**DATA TO USE**
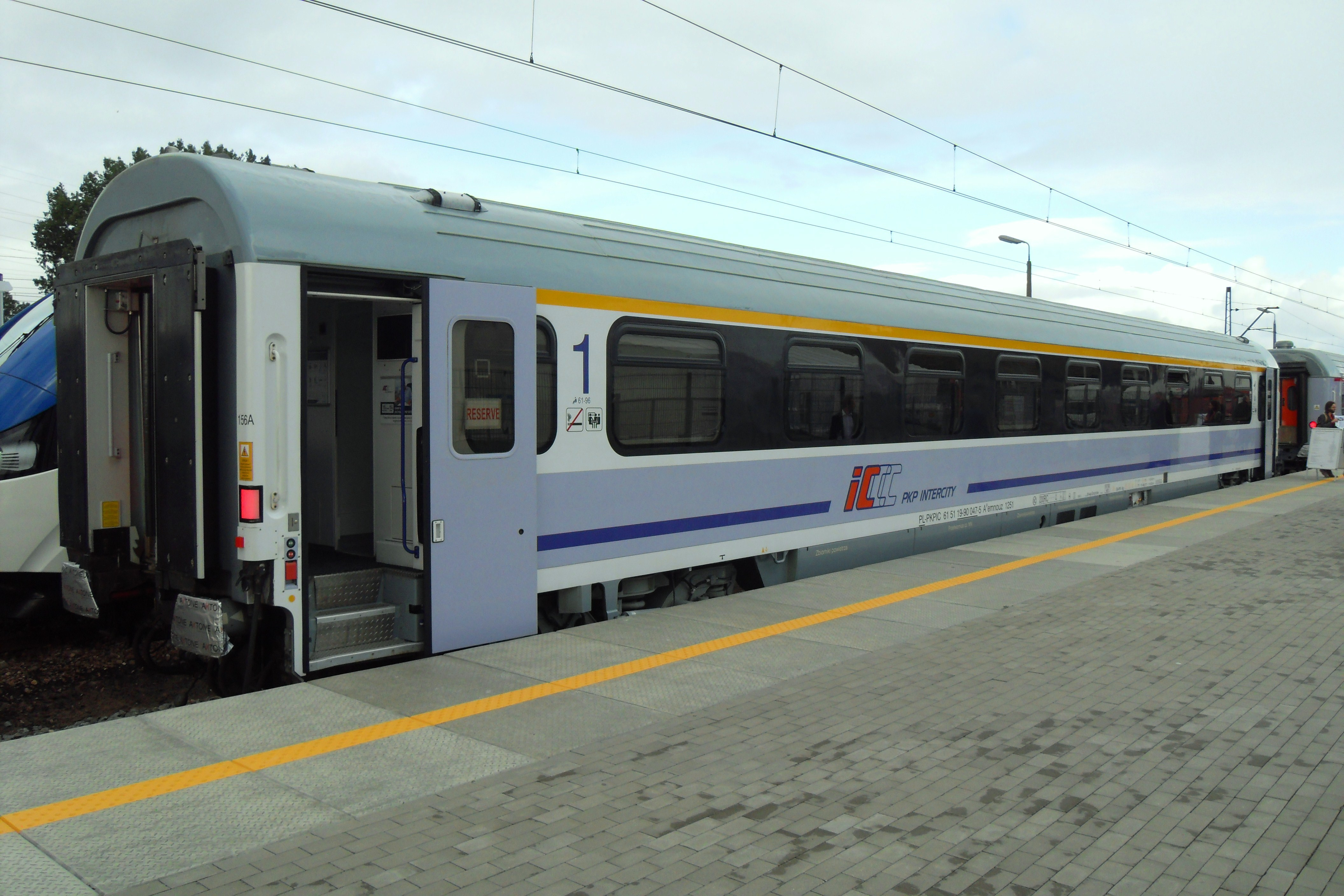 Gdańsk Letnica. TRAKO 2013, wagon 156A (H. Cegielski).
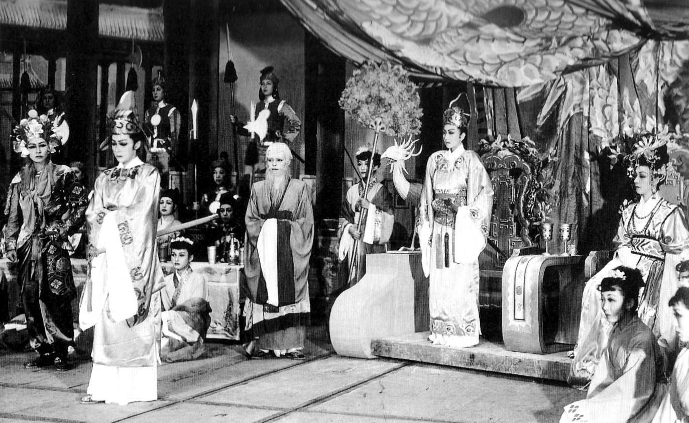 星組「虞美人」より、鴻門の会(Feast at Hong Gate)の場面。項羽：春日野八千代(Kasugano Yachiyo)・劉邦：神代錦(Kamiyo Nishiki)
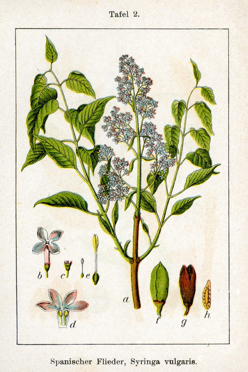 Syringa vulgaris L. Original Description Spanischer Flieder, Syringa vulgaris
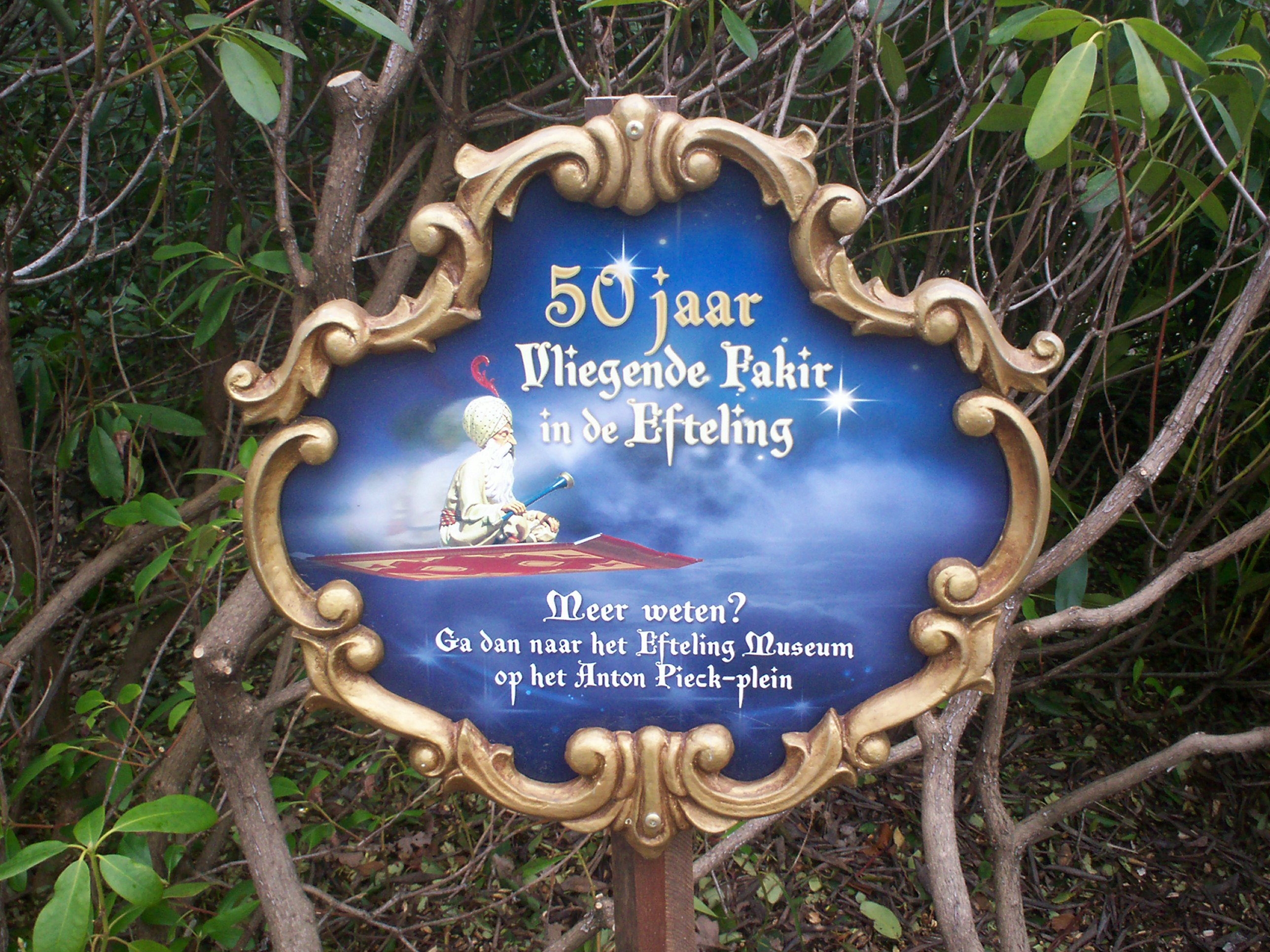 Bordje 50jarig jubileum fakir.
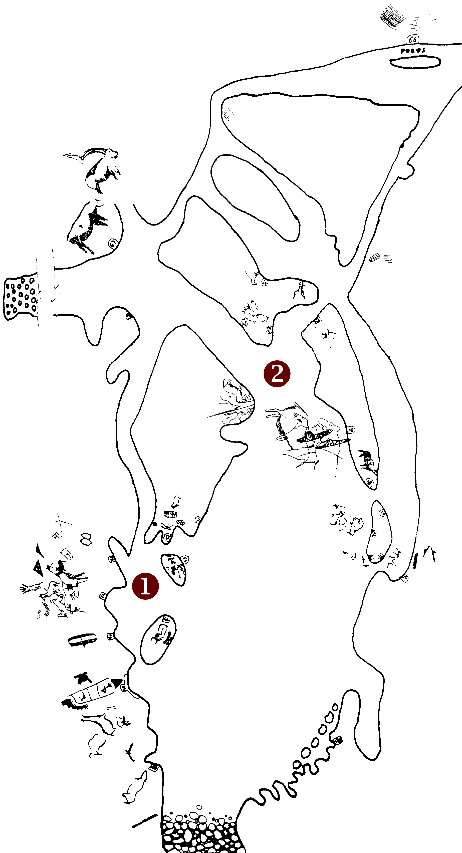 Plano de la Galería C (tercer santuario) de la Cueva de La Pasiega, en el monte Castillo, localidad de Puente Viesgo (Cantabria, España)
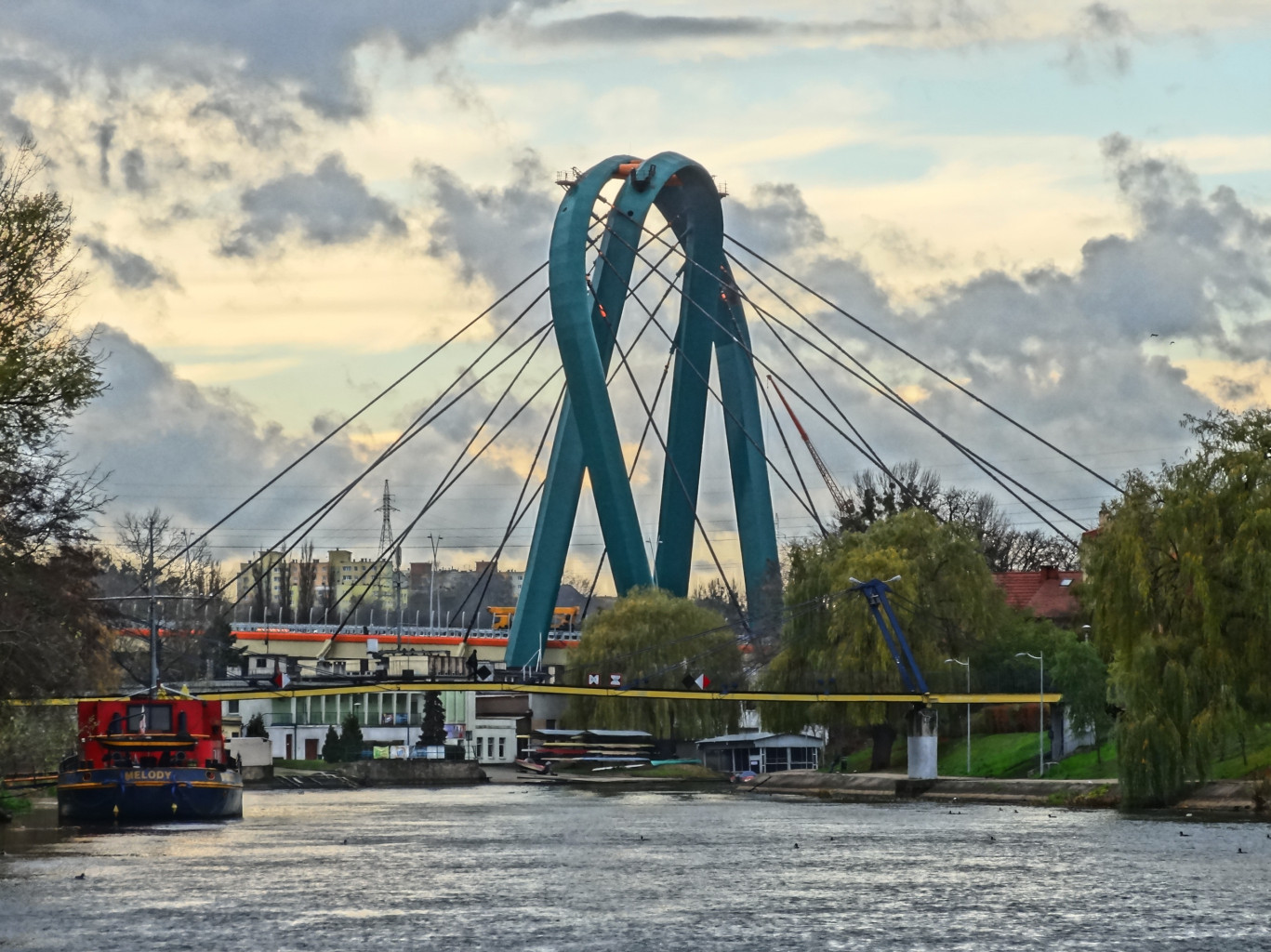 Pylon Trasy Uniwersyteckiej nad Brdą w Bydgoszczy
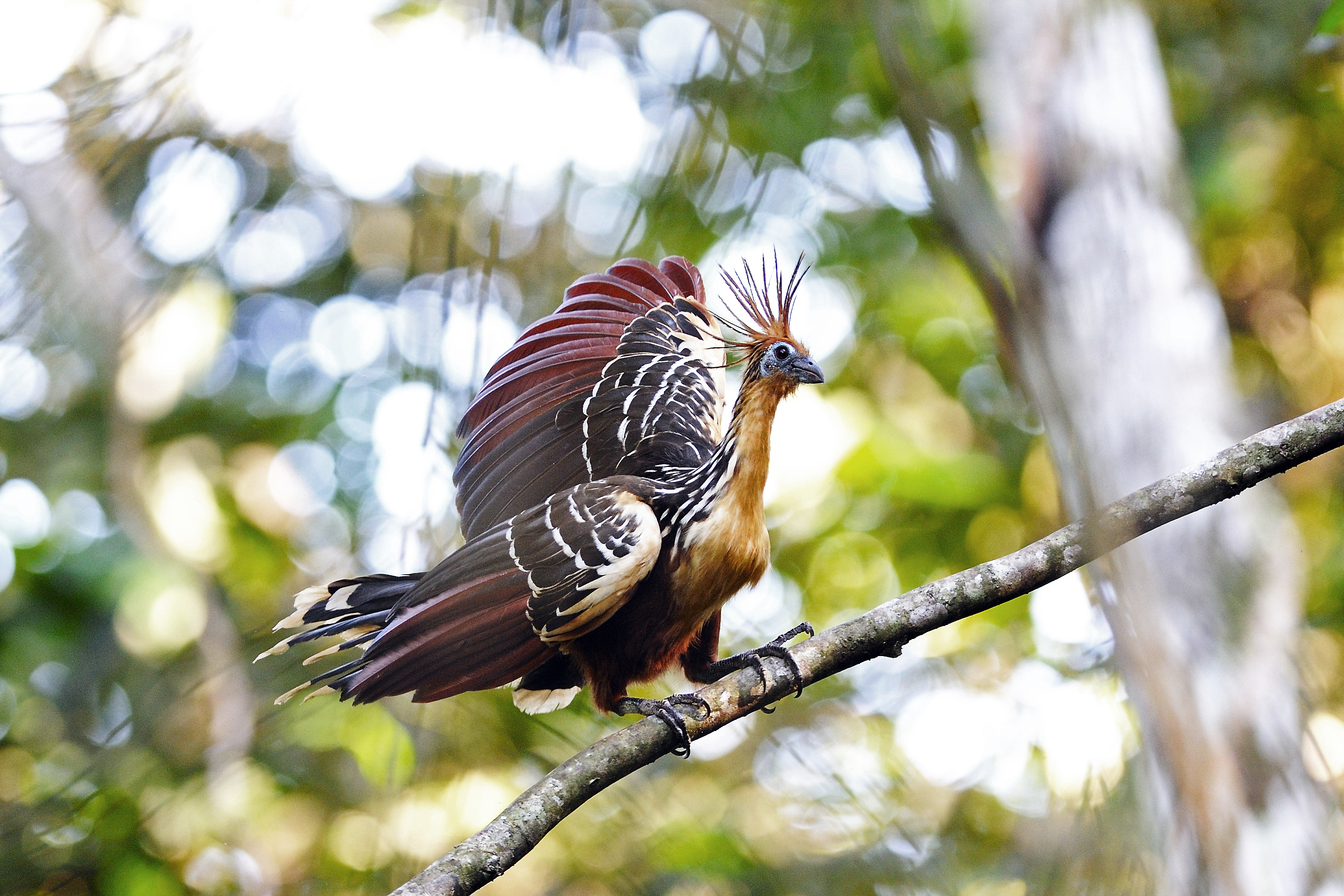 Opisthocomus Hoazin 70 cm
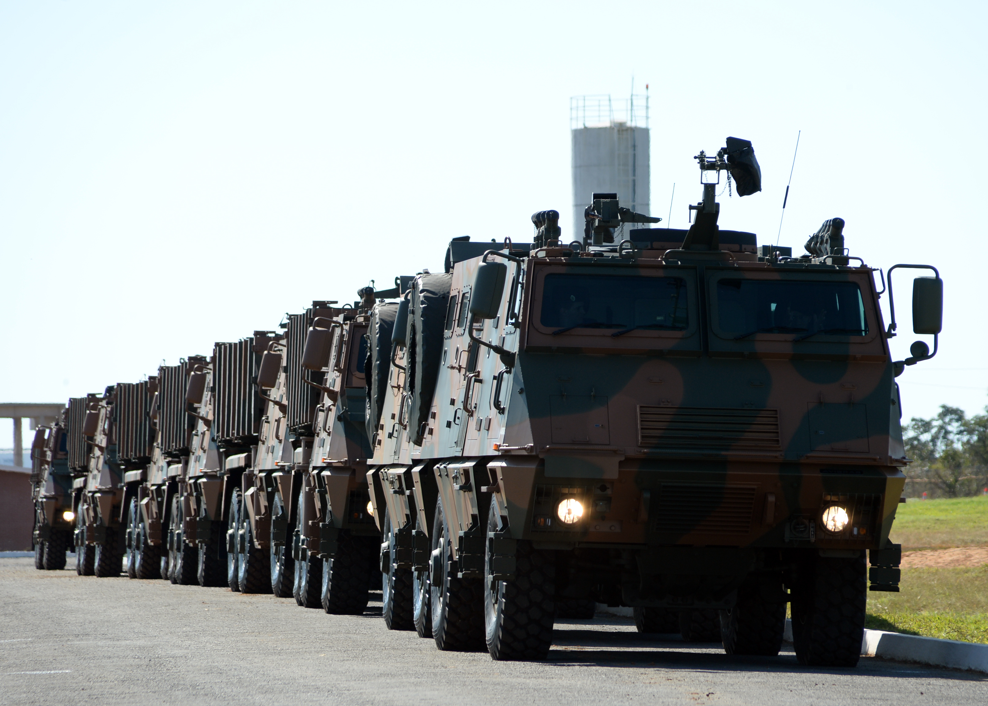 06/06/2014, Formosa - GO Fotos: Jorge Cardoso
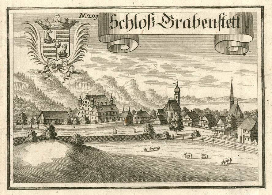 “Schloß Grabenstett” (Grabenstätt am Chiemsee), aus: Beschreibung des Churfürsten- u. Hertzogthumbs Ober- und Nidern Bayrn, Rentamt München, 2. Auflage um 1750 (1. Auflage von 1701)

**TASK ITEM**
All lines from the line with "星組「虞美人」より、鴻門の会(Feast at Hong" through the final line of the data, both included, are to be repeated exactly; no other lines and no pictures.

**TASK SOLUTION**
 星組「虞美人」より、鴻門の会(Feast at Hong Gate)の場面。項羽：春日野八千代(Kasugano Yachiyo)・劉邦：神代錦(Kamiyo Nishiki)
 Syringa vulgaris L. Original Description Spanischer Flieder, Syringa vulgaris
 Bordje 50jarig jubileum fakir.
 Plano de la Galería C (tercer santuario) de la Cueva de La Pasiega, en el monte Castillo, localidad de Puente Viesgo (Cantabria, España)
 Pylon Trasy Uniwersyteckiej nad Brdą w Bydgoszczy
 Opisthocomus Hoazin 70 cm
 06/06/2014, Formosa - GO Fotos: Jorge Cardoso
 “Schloß Grabenstett” (Grabenstätt am Chiemsee), aus: Beschreibung des Churfürsten- u. Hertzogthumbs Ober- und Nidern Bayrn, Rentamt München, 2. Auflage um 1750 (1. Auflage von 1701)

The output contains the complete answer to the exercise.